I'm trying to create StructType Schema for below JSON
{
"countries":{
"country":[
{
"area":9596960,
"cities":{
},
"name":"China",
"population":1210004992
},
{
"area":3287590,
"cities":{
},
"name":"India",
"population":952107712
},
{
"area":9372610,
"cities":{
"city":[
{
"name":"New York",
"population":7380906
},
{
"name":"Los Angeles",
"population":3553638
},
{
"name":"Chicago",
"population":2721547
},
{
"name":"Detroit",
"population":1000272
}
]
},
"name":"United States",
"population":266476272
},
{
"area":1919440,
"cities":{
"city":[
{
"name":"Jakarta",
"population":8259266
},
{
"name":"Surabaya",
"population":2483871
},
{
"name":"Bandung",
"population":2058649
},
{
"name":"Medan",
"population":1730752
},
{
"name":"Semarang",
"population":1250971
},
{
"name":"Palembang",
"population":1144279
}
]
},
"name":"Indonesia",
"population":206611600
}
]
}
}
I'm doing below code to get all countries name
DataTypes.createStructField("countries", (new StructType()).add(DataTypes.createStructField("country",
(new StructType()).add(DataTypes.createStructField("name", DataTypes.StringType, true)), true)), true)

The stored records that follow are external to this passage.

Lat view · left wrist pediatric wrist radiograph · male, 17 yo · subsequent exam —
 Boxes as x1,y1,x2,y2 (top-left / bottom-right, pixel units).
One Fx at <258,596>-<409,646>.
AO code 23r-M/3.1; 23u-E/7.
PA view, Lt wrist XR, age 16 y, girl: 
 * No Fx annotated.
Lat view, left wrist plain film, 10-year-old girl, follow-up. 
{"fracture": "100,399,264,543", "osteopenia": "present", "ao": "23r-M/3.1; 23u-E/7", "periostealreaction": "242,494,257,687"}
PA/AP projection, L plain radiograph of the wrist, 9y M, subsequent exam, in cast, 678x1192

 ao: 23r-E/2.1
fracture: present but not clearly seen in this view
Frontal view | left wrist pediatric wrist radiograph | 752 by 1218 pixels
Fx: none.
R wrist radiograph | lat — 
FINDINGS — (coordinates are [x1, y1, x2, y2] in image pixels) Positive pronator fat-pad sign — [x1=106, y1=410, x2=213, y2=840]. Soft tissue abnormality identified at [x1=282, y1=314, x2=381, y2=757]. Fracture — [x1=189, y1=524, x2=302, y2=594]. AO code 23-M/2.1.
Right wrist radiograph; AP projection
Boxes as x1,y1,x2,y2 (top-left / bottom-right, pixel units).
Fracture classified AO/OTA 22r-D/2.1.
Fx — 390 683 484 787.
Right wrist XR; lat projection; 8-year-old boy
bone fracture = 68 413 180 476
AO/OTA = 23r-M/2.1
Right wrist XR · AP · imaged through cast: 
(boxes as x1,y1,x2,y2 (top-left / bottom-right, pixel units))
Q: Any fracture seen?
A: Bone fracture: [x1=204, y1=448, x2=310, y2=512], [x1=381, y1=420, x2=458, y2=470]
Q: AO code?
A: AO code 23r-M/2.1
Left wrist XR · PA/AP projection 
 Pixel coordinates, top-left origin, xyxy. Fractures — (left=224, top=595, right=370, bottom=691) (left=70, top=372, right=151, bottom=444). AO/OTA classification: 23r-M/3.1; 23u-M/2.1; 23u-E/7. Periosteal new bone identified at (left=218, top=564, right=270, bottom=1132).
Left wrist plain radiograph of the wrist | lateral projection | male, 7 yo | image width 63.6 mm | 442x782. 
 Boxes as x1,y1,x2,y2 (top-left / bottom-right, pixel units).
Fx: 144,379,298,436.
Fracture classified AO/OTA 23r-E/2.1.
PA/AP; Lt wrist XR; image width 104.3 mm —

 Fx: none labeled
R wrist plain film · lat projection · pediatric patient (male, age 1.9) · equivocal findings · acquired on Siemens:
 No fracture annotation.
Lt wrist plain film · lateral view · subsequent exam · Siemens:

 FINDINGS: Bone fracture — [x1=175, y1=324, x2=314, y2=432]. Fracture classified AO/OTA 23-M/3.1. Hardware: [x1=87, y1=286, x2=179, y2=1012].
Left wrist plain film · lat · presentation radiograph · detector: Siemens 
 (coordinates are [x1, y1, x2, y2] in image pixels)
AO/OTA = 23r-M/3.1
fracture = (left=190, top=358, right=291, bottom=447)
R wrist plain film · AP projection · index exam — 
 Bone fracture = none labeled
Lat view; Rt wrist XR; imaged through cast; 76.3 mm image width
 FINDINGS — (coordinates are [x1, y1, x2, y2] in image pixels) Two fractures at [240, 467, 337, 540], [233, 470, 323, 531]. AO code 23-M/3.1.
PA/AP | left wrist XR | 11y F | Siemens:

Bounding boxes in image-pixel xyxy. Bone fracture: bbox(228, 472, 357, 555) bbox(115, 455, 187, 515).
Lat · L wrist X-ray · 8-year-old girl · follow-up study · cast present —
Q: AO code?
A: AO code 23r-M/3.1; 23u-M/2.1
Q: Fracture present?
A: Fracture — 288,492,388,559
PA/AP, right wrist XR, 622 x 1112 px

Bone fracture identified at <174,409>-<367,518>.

But when am running below to get all country names
Dataset<Row> namesDF = spark.sql("SELECT countries FROM country");
namesDF.show();
I'm getting nulls
, May I know please how to parse Json fields to get values using StructType ..?
The am doing, Is it the correct way of doing it ..? I'm trying to get country names from above JSON
Update:
Code:
static final StructType SCHEMA = new StructType(new StructField[] {
DataTypes.createStructField("countries",
new StructType().add(DataTypes.createStructField("country",
new ArrayType(new StructType()
.add(DataTypes.createStructField("name", DataTypes.StringType, true)), true),
true)),
true) }
);
}
Entry Point
Dataset<Row> ds = spark.read().schema(Jsonreadystructure.SCHEMA)
.json(context.getProperty(GlobalConstants.ReadyJsonFile));
ds.printSchema();
ds.createOrReplaceTempView("country_data");
ds.sqlContext().sql("SELECT country.name FROM country_data lateral view explode(countries.country) t as country").show(false);
Output
root
|-- countries: struct (nullable = true)
| |-- country: array (nullable = true)
| | |-- element: struct (containsNull = true)
| | | |-- name: string (nullable = true)
+----+
|name|
+----+
+----+
Why Its showing empty name..? I'm using spark 2.4.4
Schema Discovery
root
|-- countries: struct (nullable = true)
| |-- country: array (nullable = true)
| | |-- element: struct (containsNull = true)
| | | |-- area: double (nullable = true)
| | | |-- cities: struct (nullable = true)
| | | | |-- city: string (nullable = true)
| | | |-- name: string (nullable = true)
| | | |-- population: long (nullable = true)